# About this exercise
Give the entries back exactly, dropping each image.

(Recorded data)
___

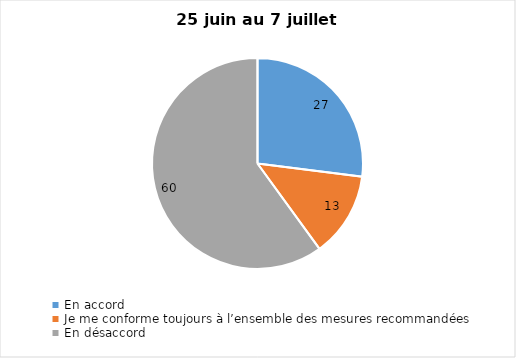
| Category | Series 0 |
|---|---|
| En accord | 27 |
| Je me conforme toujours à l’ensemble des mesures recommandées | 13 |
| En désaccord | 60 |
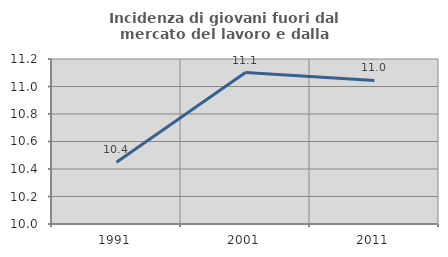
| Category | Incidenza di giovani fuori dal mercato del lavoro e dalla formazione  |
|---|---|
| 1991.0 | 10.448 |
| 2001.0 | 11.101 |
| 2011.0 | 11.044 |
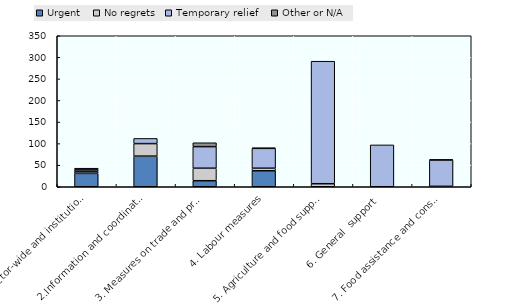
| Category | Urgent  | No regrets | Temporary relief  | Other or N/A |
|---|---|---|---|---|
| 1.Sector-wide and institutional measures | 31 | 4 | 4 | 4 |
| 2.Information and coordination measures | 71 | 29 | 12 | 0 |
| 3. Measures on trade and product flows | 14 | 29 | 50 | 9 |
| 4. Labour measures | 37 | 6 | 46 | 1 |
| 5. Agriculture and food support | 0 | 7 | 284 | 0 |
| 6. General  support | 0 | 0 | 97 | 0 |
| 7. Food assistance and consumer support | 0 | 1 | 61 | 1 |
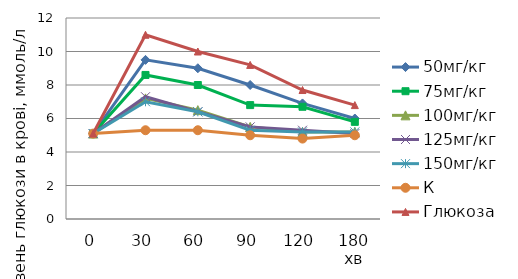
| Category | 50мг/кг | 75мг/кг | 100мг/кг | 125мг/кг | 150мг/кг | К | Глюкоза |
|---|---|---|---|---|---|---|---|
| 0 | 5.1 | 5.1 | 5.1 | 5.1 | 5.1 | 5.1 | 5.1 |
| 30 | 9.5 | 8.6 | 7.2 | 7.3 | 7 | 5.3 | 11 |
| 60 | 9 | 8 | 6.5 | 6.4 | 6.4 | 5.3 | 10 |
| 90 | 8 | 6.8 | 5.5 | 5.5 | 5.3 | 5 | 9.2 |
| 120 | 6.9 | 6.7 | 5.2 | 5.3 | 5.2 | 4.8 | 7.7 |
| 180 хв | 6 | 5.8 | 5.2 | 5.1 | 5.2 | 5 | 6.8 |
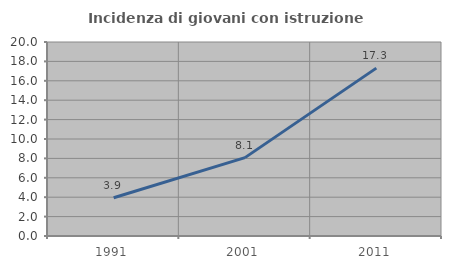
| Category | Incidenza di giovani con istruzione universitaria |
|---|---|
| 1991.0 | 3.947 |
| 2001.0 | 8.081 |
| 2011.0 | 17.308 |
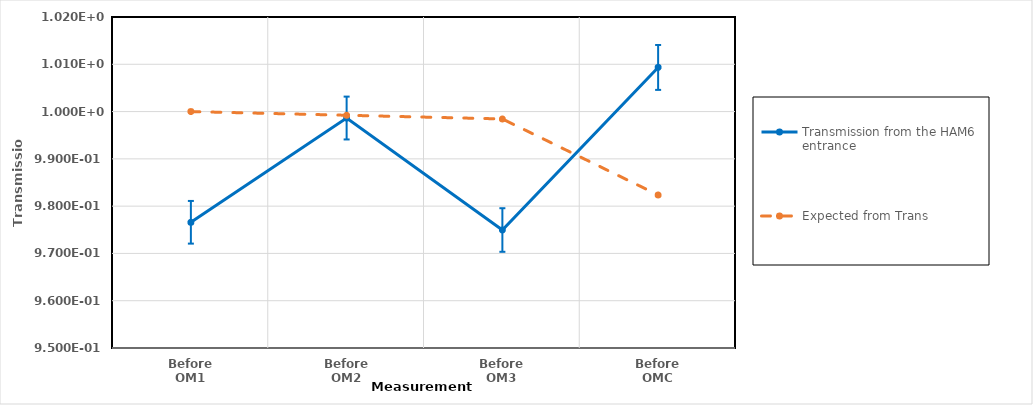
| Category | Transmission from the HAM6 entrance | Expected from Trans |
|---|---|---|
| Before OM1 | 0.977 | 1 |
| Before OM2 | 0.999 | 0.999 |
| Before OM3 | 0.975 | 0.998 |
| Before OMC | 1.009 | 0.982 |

___

# Your response
| Category | Series 0 |
|---|---|
| En accord | 27 |
| Je me conforme toujours à l’ensemble des mesures recommandées | 13 |
| En désaccord | 60 |
| Category | Incidenza di giovani fuori dal mercato del lavoro e dalla formazione  |
|---|---|
| 1991.0 | 10.448 |
| 2001.0 | 11.101 |
| 2011.0 | 11.044 |
| Category | Urgent  | No regrets | Temporary relief  | Other or N/A |
|---|---|---|---|---|
| 1.Sector-wide and institutional measures | 31 | 4 | 4 | 4 |
| 2.Information and coordination measures | 71 | 29 | 12 | 0 |
| 3. Measures on trade and product flows | 14 | 29 | 50 | 9 |
| 4. Labour measures | 37 | 6 | 46 | 1 |
| 5. Agriculture and food support | 0 | 7 | 284 | 0 |
| 6. General  support | 0 | 0 | 97 | 0 |
| 7. Food assistance and consumer support | 0 | 1 | 61 | 1 |
| Category | 50мг/кг | 75мг/кг | 100мг/кг | 125мг/кг | 150мг/кг | К | Глюкоза |
|---|---|---|---|---|---|---|---|
| 0 | 5.1 | 5.1 | 5.1 | 5.1 | 5.1 | 5.1 | 5.1 |
| 30 | 9.5 | 8.6 | 7.2 | 7.3 | 7 | 5.3 | 11 |
| 60 | 9 | 8 | 6.5 | 6.4 | 6.4 | 5.3 | 10 |
| 90 | 8 | 6.8 | 5.5 | 5.5 | 5.3 | 5 | 9.2 |
| 120 | 6.9 | 6.7 | 5.2 | 5.3 | 5.2 | 4.8 | 7.7 |
| 180 хв | 6 | 5.8 | 5.2 | 5.1 | 5.2 | 5 | 6.8 |
| Category | Incidenza di giovani con istruzione universitaria |
|---|---|
| 1991.0 | 3.947 |
| 2001.0 | 8.081 |
| 2011.0 | 17.308 |
| Category | Transmission from the HAM6 entrance | Expected from Trans |
|---|---|---|
| Before OM1 | 0.977 | 1 |
| Before OM2 | 0.999 | 0.999 |
| Before OM3 | 0.975 | 0.998 |
| Before OMC | 1.009 | 0.982 |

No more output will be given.